Christy Thornton

Christy Thornton

Assistant Professor

christy.thornton@jhu.edu
On Leave: Fall 2023
Curriculum Vitae
Mergenthaler 521

Research Interests: Comparative-historical sociology, global inequality and development, labor and social movements, political economy of Mexico and Latin America

Education: PhD, New York University

I joined the Hopkins faculty in 2017 and spent a year as a fellow at the Weatherhead Initiative on Global History at Harvard University. At Hopkins, I serve as a core faculty member for the Latin America in a Globalizing World Initiative, and in 2021–22 I am the Director of Undergraduate Studies for the Program in Latin American, Caribbean, and Latinx Studies. I was previously an assistant professor of history and international studies at Rowan University, having received my PhD from New York University in 2015. I also hold a BA from Barnard College and Master’s in International Affairs from Columbia University.
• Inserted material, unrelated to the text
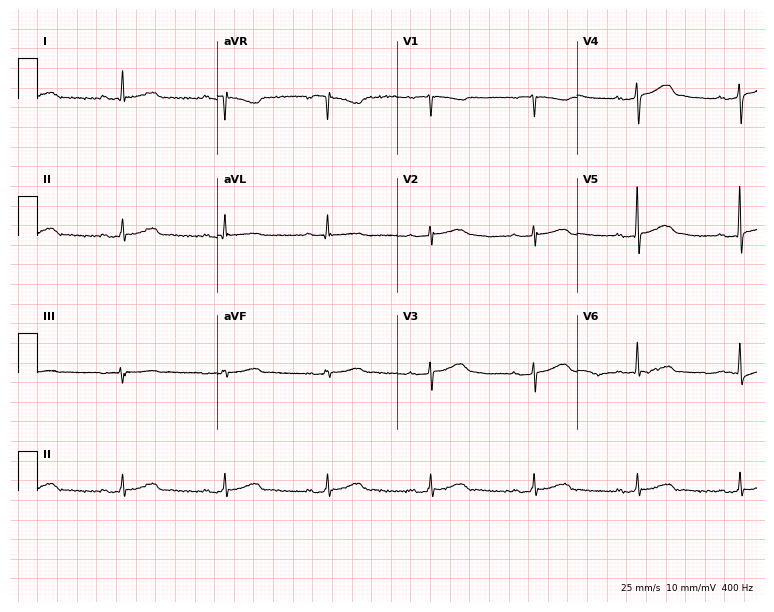
Resting 12-lead electrocardiogram. Patient: a male, 64 years old. None of these six findings is recorded: first-degree AV block, right bundle branch block, left bundle branch block, sinus bradycardia, atrial fibrillation, sinus tachycardia.
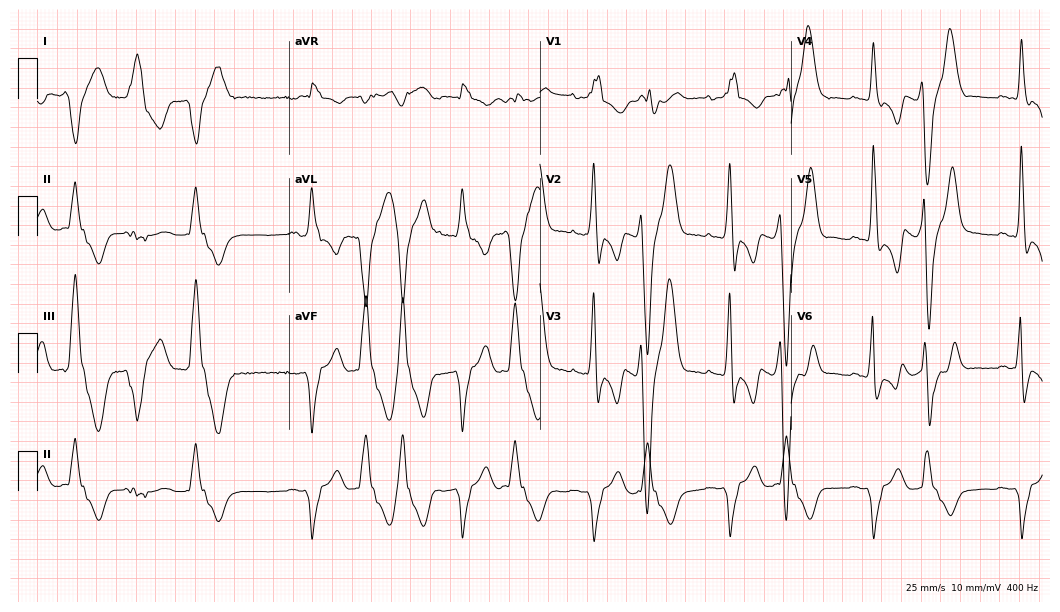
Electrocardiogram (10.2-second recording at 400 Hz), a male, 53 years old. Interpretation includes right bundle branch block (RBBB).

Before graduate school, I was for five years the Executive Director of the North American Congress on Latin America (NACLA), a 50-year-old research and advocacy organization. My research interests include global inequality and development, labor and social movements, and Latin American political economy, with an emphasis on Mexico.
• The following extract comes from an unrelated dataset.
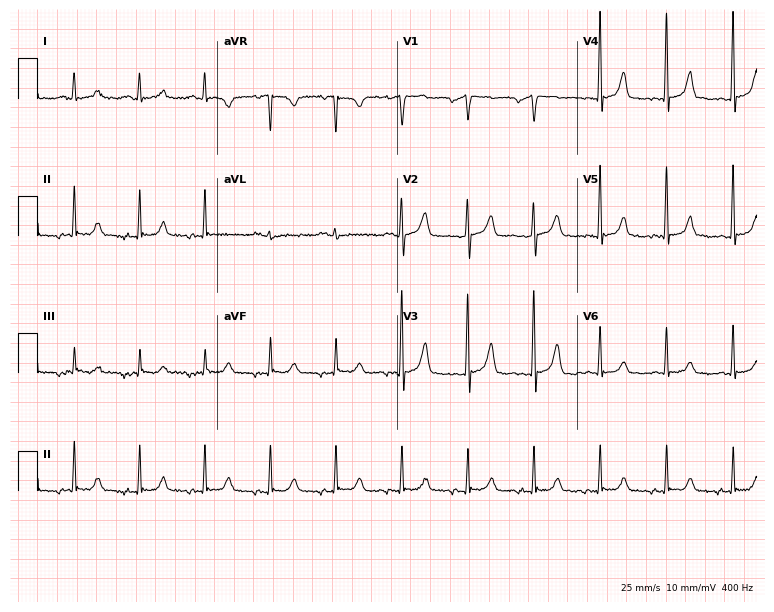
Electrocardiogram (7.3-second recording at 400 Hz), a female, 66 years old. Overall reading on record: normal ECG.
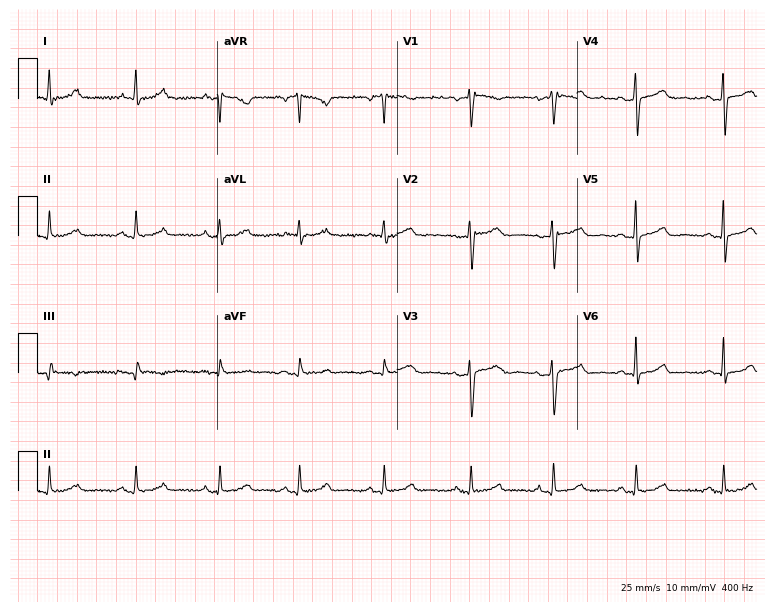
12-lead ECG from a 40-year-old female. Labelled as a normal ECG.

My first book, Revolution in Development: Mexico and the Governance of the Global Economy, was published in 2021 by the University of California Press. The book uncovers the surprising influence of postrevolutionary Mexico on the twentieth century’s most important international economic institutions. Drawing on extensive archival research in Mexico, the United States, and Great Britain, Revolution in Development meticulously traces how Mexican officials repeatedly rallied Third World leaders to campaign for representation in global organizations and redistribution through multilateral institutions. By decentering the United States and Europe in the history of global economic governance, Revolution in Development shows how Mexican economists, diplomats, and politicians fought for more than five decades to reform the rules and institutions of the global capitalist economy. In so doing, the book demonstrates, Mexican officials shaped not only their own domestic economic prospects but also the contours of the project of international development itself.
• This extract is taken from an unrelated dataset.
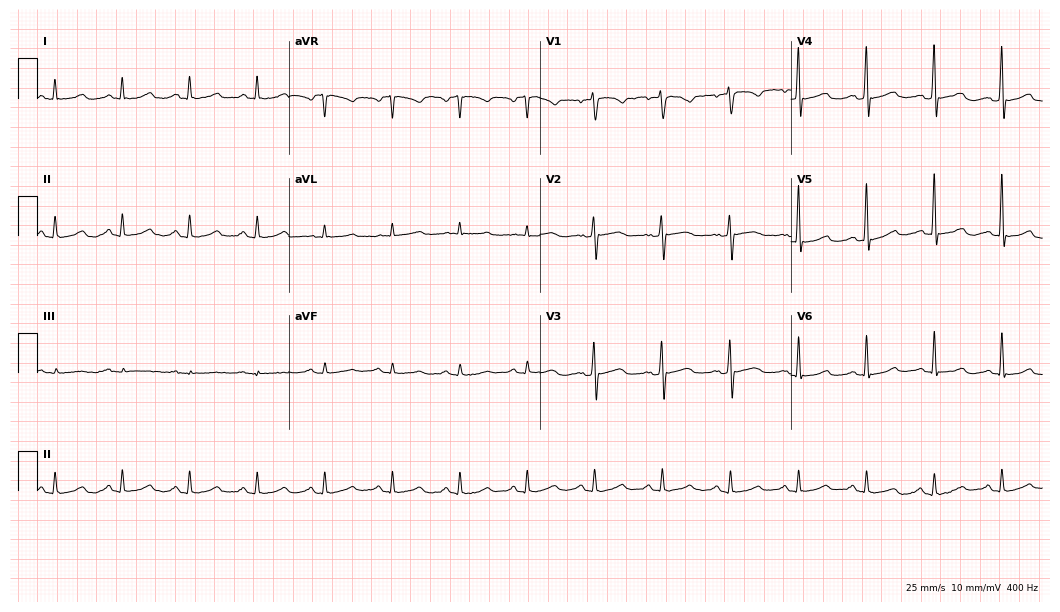
Electrocardiogram (10.2-second recording at 400 Hz), a 57-year-old female patient. Overall reading on record: normal ECG.
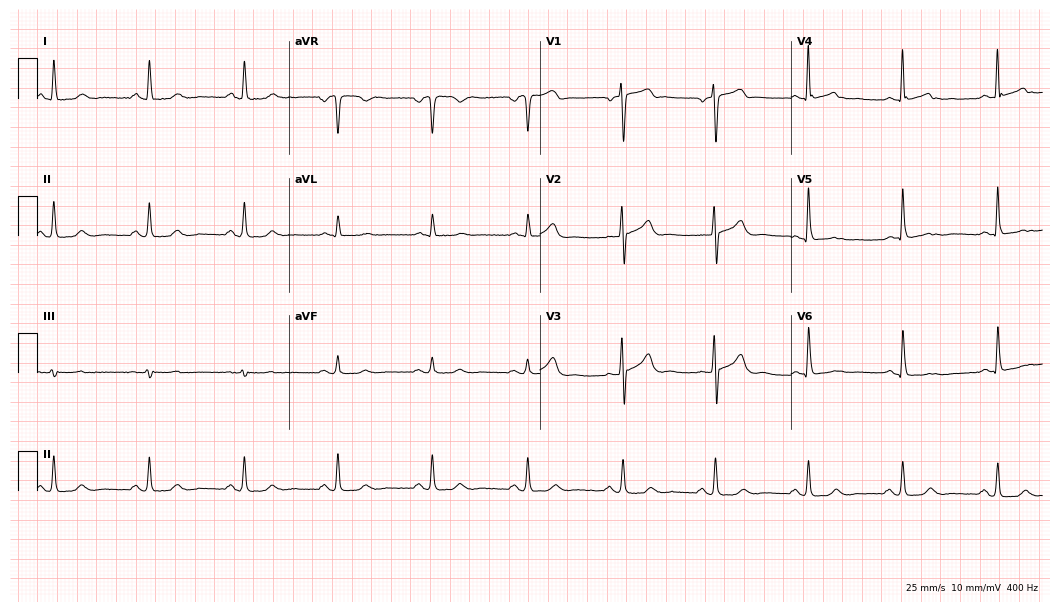
Electrocardiogram (10.2-second recording at 400 Hz), a 68-year-old male patient. Overall reading on record: normal ECG.

My second manuscript project, “To Reckon with the Riot: Global Economic Governance and Social Protest,” investigates the impact of social protest around the world on international financial institutions (IFIs), asking how widespread protest against policy implemented at the behest of organizations like the World Bank, the International Monetary Fund, and the World Trade Organization was understood inside those institutions. How did IFI experts and policymakers characterize, narrate, and react to protest against the policies they prescribed, and how did their reactions change over time? And how has social protest historically changed the rhetorical approaches, legitimating strategies, and policy frameworks used by international institutions? Reading against the grain of institutional assertions of apolitical, technocratic expertise, this project examines the ways that street politics have reverberated in the international halls of economic and financial power. 

  • 230.238 Beyond the Wall: The US and Mexico
  • 230.350 Capitalism, Dependency & Development in Latin America
  • 230.397 The Political Economy of Drugs & Drug Wars

“‘Our Balkan Peninsula’: The Mexican Question in the League of Nations Debate,” Diplomatic History (forthcoming).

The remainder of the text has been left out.